The Future of Automated Debugging and Software Testing with Harlan D Mills Award Winner Andreas Zeller

By IEEE Computer Society Team on

March 16, 2026

An interview with Andreas Zeller, recipient of the 2026 IEEE Harlan D. Mills Award.

Andreas Zeller is a Professor of Computer Science at Saarland University and a faculty member of the CISPA Helmholtz Center for Information Security, whose foundational work in automated debugging and software testing has redefined the standards of software reliability and security.

We connected with Dr. Zeller to discuss the evolution of automated test generation, the educational shift toward interactive textbooks, and the future of program analysis in an era of increasingly complex software systems.

Your work on Delta Debugging—automatedly isolating the causes of program failures—is foundational. For a junior developer today who spends hours in a debugger, what was the "aha!" moment that led you to realize this process could be mathematically formalized and automated?

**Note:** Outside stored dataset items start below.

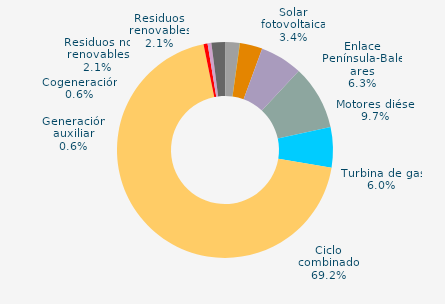
| Category | Series 0 |
|---|---|
| Carbón | 0 |
| Motores diésel | 9.652 |
| Turbina de gas | 6.022 |
| Ciclo combinado | 69.191 |
| Generación auxiliar | 0.606 |
| Cogeneración | 0.564 |
| Residuos no renovables | 2.105 |
| Residuos renovables | 2.105 |
| Eólica | 0.032 |
| Solar fotovoltaica | 3.373 |
| Otras renovables | 0.013 |
| Enlace Península-Baleares | 6.337 |
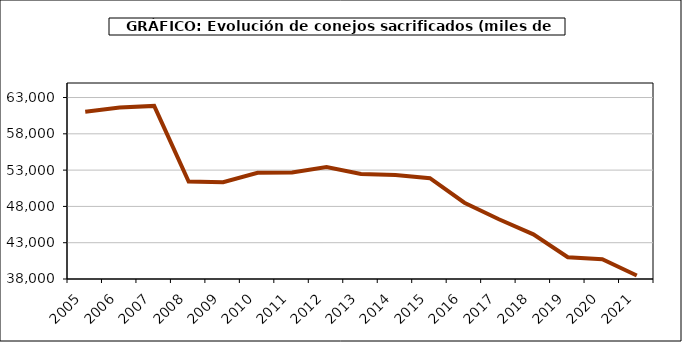
| Category | Peso canal |
|---|---|
| 2005.0 | 61048.849 |
| 2006.0 | 61617.92 |
| 2007.0 | 61847.888 |
| 2008.0 | 51435.256 |
| 2009.0 | 51329.996 |
| 2010.0 | 52633.291 |
| 2011.0 | 52667.903 |
| 2012.0 | 53411.014 |
| 2013.0 | 52470.38 |
| 2014.0 | 52326.841 |
| 2015.0 | 51880.278 |
| 2016.0 | 48506.567 |
| 2017.0 | 46233.799 |
| 2018.0 | 44155.273 |
| 2019.0 | 41005.916 |
| 2020.0 | 40723.049 |
| 2021.0 | 38477.669 |

Manual processes for simplifying inputs were well-known and are not exactly rocket science. The key discovery was the insight that one could start by trying to remove large chunks of the input, and then gradually make these removals smaller and smaller; this resulted in a very simple, yet very effective algorithm and a pretty universal automated process. When I first presented Delta Debugging in 1999, a researcher from France approached me and said: “I would never have thought that something so simple could be presented at a scientific conference”. But it took me a year to get it that simple!

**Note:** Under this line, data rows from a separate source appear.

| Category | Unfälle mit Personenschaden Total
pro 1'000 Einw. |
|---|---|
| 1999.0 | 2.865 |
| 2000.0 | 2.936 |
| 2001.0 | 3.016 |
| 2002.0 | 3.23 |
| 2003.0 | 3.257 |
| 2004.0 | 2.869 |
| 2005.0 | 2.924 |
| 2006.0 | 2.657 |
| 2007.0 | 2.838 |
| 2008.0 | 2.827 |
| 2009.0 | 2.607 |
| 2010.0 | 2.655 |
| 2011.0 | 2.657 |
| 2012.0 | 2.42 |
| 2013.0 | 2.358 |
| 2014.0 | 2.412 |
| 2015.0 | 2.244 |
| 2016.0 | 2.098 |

What was the most significant challenge you faced when transitioning from a specialized researcher to a faculty member?

As a faculty member, you need to excel in many disciplines: You research, you teach, you lead, you write, you code, you present, you organize, you do politics. I transitioned from a specialist to a generalist and had to learn lots of things very quicky. But it is precisely the variety of tasks and challenges that I love in my profession, and I try to excel in as many and as much as possible.

If you could distill the mindset of a "master debugger" into one core habit for someone in their first year of software engineering, what would it be?

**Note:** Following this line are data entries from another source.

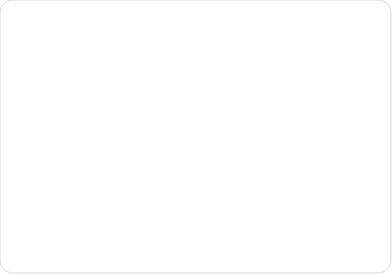
| Category | Series 0 |
|---|---|
| 0 | 13 |
| 1 | 8 |
| 2 | 6 |
| 3 | 5 |
| 4 | 3 |
| 5 | 3 |
| 6 | 2 |
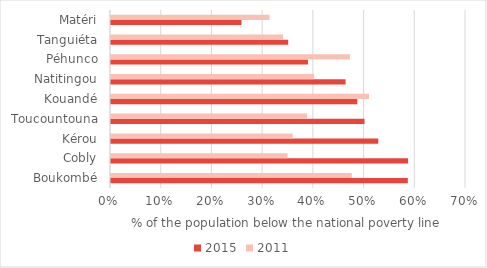
| Category | 2015 | 2011 |
|---|---|---|
| Boukombé | 0.585 | 0.475 |
| Cobly | 0.586 | 0.348 |
| Kérou | 0.527 | 0.358 |
| Toucountouna | 0.5 | 0.387 |
| Kouandé | 0.486 | 0.509 |
| Natitingou | 0.462 | 0.401 |
| Péhunco | 0.388 | 0.471 |
| Tanguiéta | 0.349 | 0.339 |
| Matéri | 0.257 | 0.313 |

It is a bit sad that although debugging and maintenance takes up to 50% of the development effort, the essential skills are hardly taught. But good debugging does not need sophisticated tools or deep training. In a nutshell: Proceed systematically, using the scientific method: Set up a hypothesis, design an experiment, observe, and refine or refute your hypothesis according to your observations. And be explicit about your hypotheses – telling them to a rubber duck helps a lot. Better yet, write down what you thought, tried, and observed, so you can come back to your notes the next morning with a fresh mind.

How has your perspective on software testing evolved now that "bugs" are not just functional errors, but potential security vulnerabilities?

Not all bugs matter, and many systems have a long trail of bugs that may never be fixed. Vulnerabilities, however, are bugs that do matter – they are critical, they are valuable, and they can leave a lot of damage if not fixed. Fortunately, we now have a great set of techniques to detect and prevent the most common vulnerabilities – run-time checks for potential buffer overflows or accessing uninitialized memory, for instance, are extremely effective for catching bugs. Yet, we again and again have to train and remind developers to actually use these techniques; and once the shallow bugs are found and fixed, the remaining ones are harder to detect.

You’ve spent time at Microsoft Research, ETH Zürich, and the University of Washington. Has your time in such different places geographically and institutionally changed the way you approach your work?

First, I learned that the best institutions in the world all have the same high standards for excellence in research and practice, and it is lots of fun to aspire to these. Second, working with industry and industrial research is something I found eye-opening – you quickly realize what it takes to make your research results applicable at scale, and how important it is that your approach be easy to integrate into existing products and processes. Many researchers in my field seem to think that if only everyone would adopt their approach, the world would be a better place. That may be true, but then you as a researcher also have to create bridges that enable a smooth transition.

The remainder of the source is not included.